◆ Data excerpts:
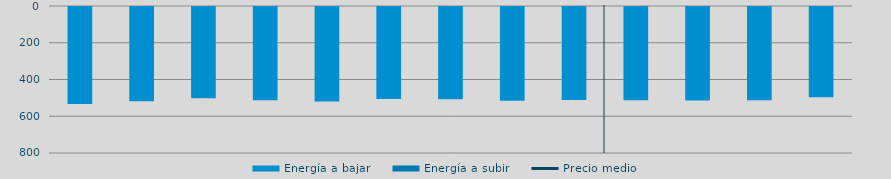
| Category | Energía a bajar | Energía a subir |
|---|---|---|
| 0 | 527.758 |  |
| 1 | 513.52 |  |
| 2 | 497.172 |  |
| 3 | 507.87 |  |
| 4 | 514.171 |  |
| 5 | 501.31 |  |
| 6 | 501.713 |  |
| 7 | 510.776 |  |
| 8 | 505.54 |  |
| 9 | 508.149 |  |
| 10 | 509.307 |  |
| 11 | 507.622 |  |
| 12 | 491.087 |  |
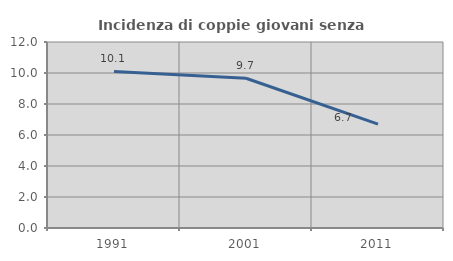
| Category | Incidenza di coppie giovani senza figli |
|---|---|
| 1991.0 | 10.097 |
| 2001.0 | 9.664 |
| 2011.0 | 6.706 |
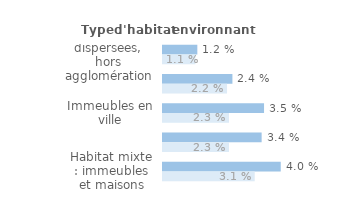
| Category | Series 1 | Series 0 |
|---|---|---|
| Maisons dispersées, hors agglomération | 0.012 | 0.011 |
| Maisons en lotissement, en quartier pavillonnaire | 0.024 | 0.022 |
| Immeubles en ville | 0.035 | 0.023 |
| Immeubles en cité ou grand ensemble | 0.034 | 0.023 |
| Habitat mixte : immeubles et maisons | 0.04 | 0.031 |
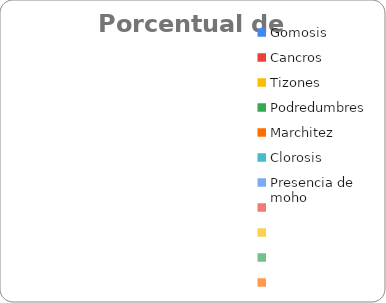
| Category | Series 0 |
|---|---|
| Gomosis | 0 |
| Cancros | 0 |
| Tizones | 0 |
| Podredumbres | 0 |
| Marchitez | 0 |
| Clorosis | 0 |
| Presencia de moho | 0 |
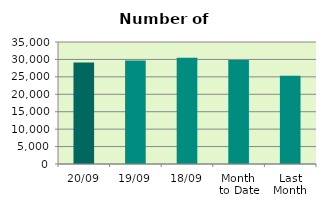
| Category | Series 0 |
|---|---|
| 20/09 | 29114 |
| 19/09 | 29704 |
| 18/09 | 30514 |
| Month 
to Date | 29855.714 |
| Last
Month | 25327.391 |
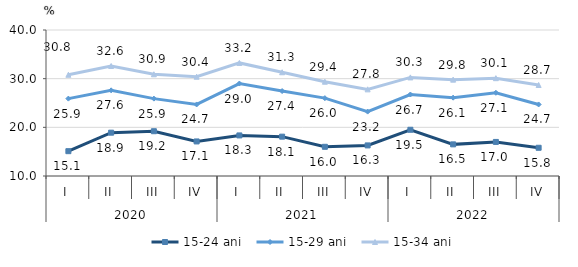
| Category | 15-24 ani | 15-29 ani | 15-34 ani |
|---|---|---|---|
| 0 | 15.1 | 25.9 | 30.8 |
| 1 | 18.9 | 27.6 | 32.6 |
| 2 | 19.2 | 25.9 | 30.9 |
| 3 | 17.1 | 24.7 | 30.4 |
| 4 | 18.335 | 28.999 | 33.235 |
| 5 | 18.083 | 27.448 | 31.318 |
| 6 | 16 | 26 | 29.373 |
| 7 | 16.283 | 23.232 | 27.8 |
| 8 | 19.497 | 26.744 | 30.262 |
| 9 | 16.5 | 26.1 | 29.8 |
| 10 | 17 | 27.1 | 30.1 |
| 11 | 15.8 | 24.7 | 28.7 |
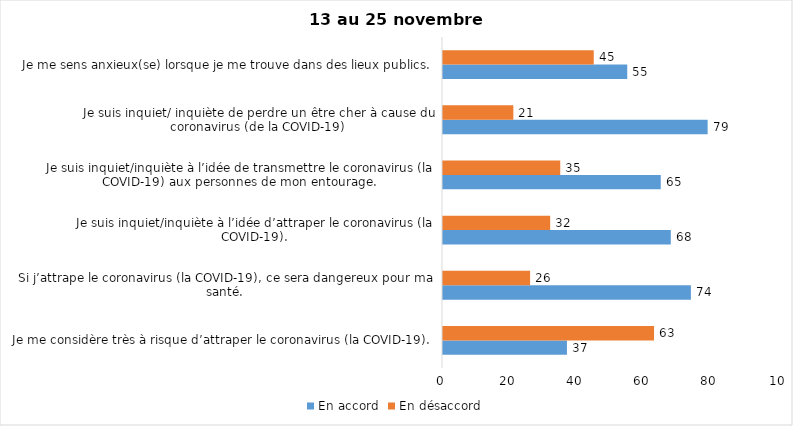
| Category | En accord | En désaccord |
|---|---|---|
| Je me considère très à risque d’attraper le coronavirus (la COVID-19). | 37 | 63 |
| Si j’attrape le coronavirus (la COVID-19), ce sera dangereux pour ma santé. | 74 | 26 |
| Je suis inquiet/inquiète à l’idée d’attraper le coronavirus (la COVID-19). | 68 | 32 |
| Je suis inquiet/inquiète à l’idée de transmettre le coronavirus (la COVID-19) aux personnes de mon entourage. | 65 | 35 |
| Je suis inquiet/ inquiète de perdre un être cher à cause du coronavirus (de la COVID-19) | 79 | 21 |
| Je me sens anxieux(se) lorsque je me trouve dans des lieux publics. | 55 | 45 |
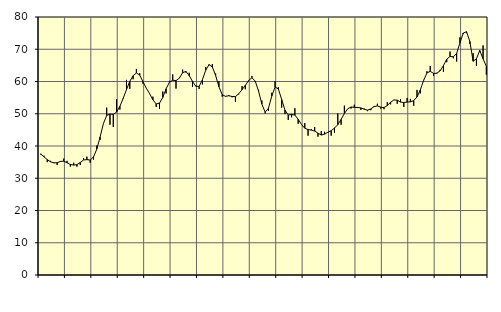
| Category | Piggar | Series 1 |
|---|---|---|
| nan | 37.4 | 37.57 |
| 87.0 | 37 | 36.64 |
| 87.0 | 35 | 35.78 |
| 87.0 | 35.4 | 35.1 |
| nan | 34.9 | 34.76 |
| 88.0 | 34.1 | 34.82 |
| 88.0 | 35.1 | 35.21 |
| 88.0 | 36.1 | 35.29 |
| nan | 35.4 | 34.79 |
| 89.0 | 33.6 | 34.28 |
| 89.0 | 34.8 | 34.08 |
| 89.0 | 33.6 | 34.22 |
| nan | 34.1 | 34.89 |
| 90.0 | 36.2 | 35.66 |
| 90.0 | 36.7 | 35.78 |
| 90.0 | 34.8 | 35.65 |
| nan | 35.8 | 36.59 |
| 91.0 | 40.1 | 39 |
| 91.0 | 41.9 | 42.74 |
| 91.0 | 46.9 | 46.92 |
| nan | 51.9 | 49.46 |
| 92.0 | 46.6 | 49.9 |
| 92.0 | 45.9 | 49.81 |
| 92.0 | 54.5 | 50.51 |
| nan | 51.3 | 52.31 |
| 93.0 | 54.6 | 54.77 |
| 93.0 | 60.5 | 57.49 |
| 93.0 | 57.7 | 60.07 |
| nan | 60.7 | 61.78 |
| 94.0 | 63.9 | 62.64 |
| 94.0 | 62.6 | 62.01 |
| 94.0 | 59.3 | 59.92 |
| nan | 57.9 | 57.93 |
| 95.0 | 56.1 | 56.25 |
| 95.0 | 55.3 | 54.33 |
| 95.0 | 52.1 | 53.03 |
| nan | 51.5 | 53.29 |
| 96.0 | 56.9 | 55.06 |
| 96.0 | 56.3 | 57.74 |
| 96.0 | 60.2 | 59.78 |
| nan | 62.2 | 60.39 |
| 97.0 | 57.8 | 60.28 |
| 97.0 | 61.1 | 61.04 |
| 97.0 | 63.7 | 62.73 |
| nan | 62.8 | 63.13 |
| 98.0 | 62.7 | 61.82 |
| 98.0 | 58.3 | 60.02 |
| 98.0 | 58.7 | 58.52 |
| nan | 57.7 | 58.47 |
| 99.0 | 59.1 | 60.55 |
| 99.0 | 64.5 | 63.51 |
| 99.0 | 65.4 | 65.21 |
| nan | 65.4 | 64.54 |
| 0.0 | 62.5 | 61.85 |
| 0.0 | 60.1 | 58.37 |
| 0.0 | 55.3 | 55.91 |
| nan | 55.5 | 55.4 |
| 1.0 | 55.8 | 55.59 |
| 1.0 | 55.1 | 55.34 |
| 1.0 | 53.7 | 55.32 |
| nan | 56 | 56.2 |
| 2.0 | 58.6 | 57.46 |
| 2.0 | 57.6 | 58.81 |
| 2.0 | 60.1 | 60.3 |
| nan | 61.7 | 61.16 |
| 3.0 | 59.9 | 60.12 |
| 3.0 | 57.4 | 57.01 |
| 3.0 | 54.1 | 53 |
| nan | 50.1 | 50.51 |
| 4.0 | 50.9 | 51.68 |
| 4.0 | 56.5 | 55.46 |
| 4.0 | 60.1 | 58.3 |
| nan | 58.2 | 57.7 |
| 5.0 | 51.9 | 54.43 |
| 5.0 | 49.9 | 51.14 |
| 5.0 | 48.1 | 49.6 |
| nan | 48.9 | 49.76 |
| 6.0 | 51.7 | 49.6 |
| 6.0 | 46.9 | 48.29 |
| 6.0 | 46.7 | 46.68 |
| nan | 47.1 | 45.51 |
| 7.0 | 43.2 | 45.1 |
| 7.0 | 45.2 | 44.94 |
| 7.0 | 45.9 | 44.62 |
| nan | 42.9 | 43.98 |
| 8.0 | 44.6 | 43.4 |
| 8.0 | 44.4 | 43.68 |
| 8.0 | 44.2 | 44.25 |
| nan | 43.2 | 44.75 |
| 9.0 | 44.1 | 45.55 |
| 9.0 | 50.1 | 46.6 |
| 9.0 | 46.6 | 48.24 |
| nan | 52.5 | 50.07 |
| 10.0 | 51.5 | 51.51 |
| 10.0 | 51.6 | 52.1 |
| 10.0 | 52.8 | 51.97 |
| nan | 52.1 | 51.96 |
| 11.0 | 51.2 | 51.82 |
| 11.0 | 51.6 | 51.4 |
| 11.0 | 50.8 | 51.11 |
| nan | 51.1 | 51.49 |
| 12.0 | 52.4 | 52.24 |
| 12.0 | 53.1 | 52.42 |
| 12.0 | 51.6 | 52.05 |
| nan | 51.4 | 51.91 |
| 13.0 | 53.6 | 52.55 |
| 13.0 | 52.9 | 53.56 |
| 13.0 | 54.3 | 54.28 |
| nan | 53.1 | 54.22 |
| 14.0 | 54.5 | 53.62 |
| 14.0 | 52.1 | 53.48 |
| 14.0 | 54.9 | 53.62 |
| nan | 54.6 | 53.7 |
| 15.0 | 52.5 | 54.07 |
| 15.0 | 57.4 | 55.19 |
| 15.0 | 56.3 | 57.39 |
| nan | 60.5 | 60.34 |
| 16.0 | 63.2 | 62.64 |
| 16.0 | 64.8 | 63.16 |
| 16.0 | 61.7 | 62.52 |
| nan | 62.7 | 62.54 |
| 17.0 | 63.6 | 63.32 |
| 17.0 | 63 | 64.91 |
| 17.0 | 66 | 66.9 |
| nan | 69.3 | 67.77 |
| 18.0 | 67.2 | 67.66 |
| 18.0 | 66.2 | 68.69 |
| 18.0 | 73.7 | 71.97 |
| nan | 74.7 | 75.03 |
| 19.0 | 75 | 75.44 |
| 19.0 | 71.7 | 72.44 |
| 19.0 | 68.8 | 66.28 |
| nan | 64.8 | 67.05 |
| 20.0 | 69.1 | 69.62 |
| 20.0 | 71.2 | 67.05 |
| 20.0 | 62.1 | 64.68 |

◆ Goal of the exercise: Within the material above, show every line that includes "attraper".

◆ Answer section:
| Je me considère très à risque d’attraper le coronavirus (la COVID-19). | 37 | 63 |
| Je suis inquiet/inquiète à l’idée d’attraper le coronavirus (la COVID-19). | 68 | 32 |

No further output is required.